Chapitre 783/82895%~12 min de lecture2 309 mots

« Non — qu'est-ce que c'était que ça, au juste ? »

Hormis Ludger, qui poursuivit le cours comme si de rien n'était, tous les élèves réunis dans la classe restaient figés, sous le choc.

Même Carlo, qui nourrissait une forme particulière de défiance à l'égard de Ludger, avait déjà baissé la jambe qu'il posait sur son bureau.

Les élèves présents appartenaient à la Classe Spéciale — des enfants au talent exceptionnel, même à Seorn.

Ils ne comprenaient peut-être pas précisément ce qui venait de se passer, mais ils étaient certains d'une chose : Ludger venait de faire quelque chose d'absolument insensé.

« Ce prof... les a-t-il... tirés de force jusqu'ici depuis loin ? À travers l'espace, en plus ? »

Du moins, c'était exactement ce qu'Hermoa avait vu.

Deux élèves qui auraient pu se trouver n'importe où étaient apparus soudainement de nulle part et s'étaient effondrés dans la classe.

L'esprit d'Hermoa se mit à tourner à toute allure.

Depuis le tout début jusqu'à maintenant, elle recomposa tout ce que Ludger avait fait, en assemblant les pièces pour former un tableau complet et cohérent.

« Il a étendu son mana de manière extrême, à la fois finement et largement.
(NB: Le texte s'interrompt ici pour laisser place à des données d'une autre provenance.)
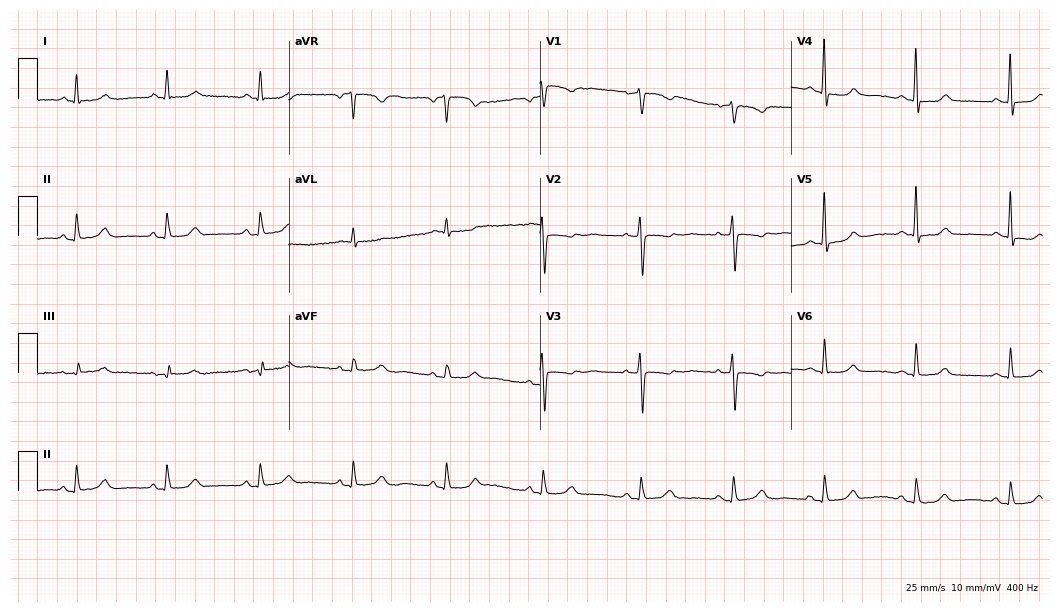
Standard 12-lead ECG recorded from a female patient, 77 years old (10.2-second recording at 400 Hz). None of these six findings is recorded: first-degree AV block, right bundle branch block (RBBB), left bundle branch block (LBBB), sinus bradycardia, atrial fibrillation (AF), sinus tachycardia. Other findings, if any, are not listed.

Cette sensation que j'ai ressentie... c'était causé par la dispersion du mana. »

L'acte d'étendre son mana visait probablement à localiser les élèves qui refusaient d'assister au cours.

Ce qu'utilisait Ludger s'apparentait à de la magie de détection, mais il en différait fondamentalement : il ne se contentait pas d'émettre des ondes unidimensionnelles.

Il avait littéralement dispersé son mana si finement, si infimement — comme l'humidité dans l'air, invisible et imperceptible même pour la peau — puis l'avait fixé sur place comme de la brume, prenant ainsi le contrôle de tout l'espace.

« La raison était probablement de reconstruire ce mana dispersé sur l'instant et d'y déployer un nouveau sort. »

S'il s'était agi de magie de détection ordinaire, les deux élèves ramenés ici auraient réagi dès qu'ils l'auraient perçue.

Ils se seraient cachés davantage, ou enfuis ailleurs.

Dans ce cas, même après les avoir localisés par la détection, il y aurait eu le risque de les perdre à nouveau au moment même de la capture.

Pour l'éviter, Ludger choisit non pas la magie de détection, mais la méthode primitive consistant à disperser largement son mana lui-même.

Mais même avec une telle approche primitive, retrouver les élèves cachés relevait, selon le bon sens d'Hermoa, de l'incompréhensible.

Si l'on cherche des gens en manipulant le mana, ne détecterait-on pas les innombrables personnes présentes à Seorn ?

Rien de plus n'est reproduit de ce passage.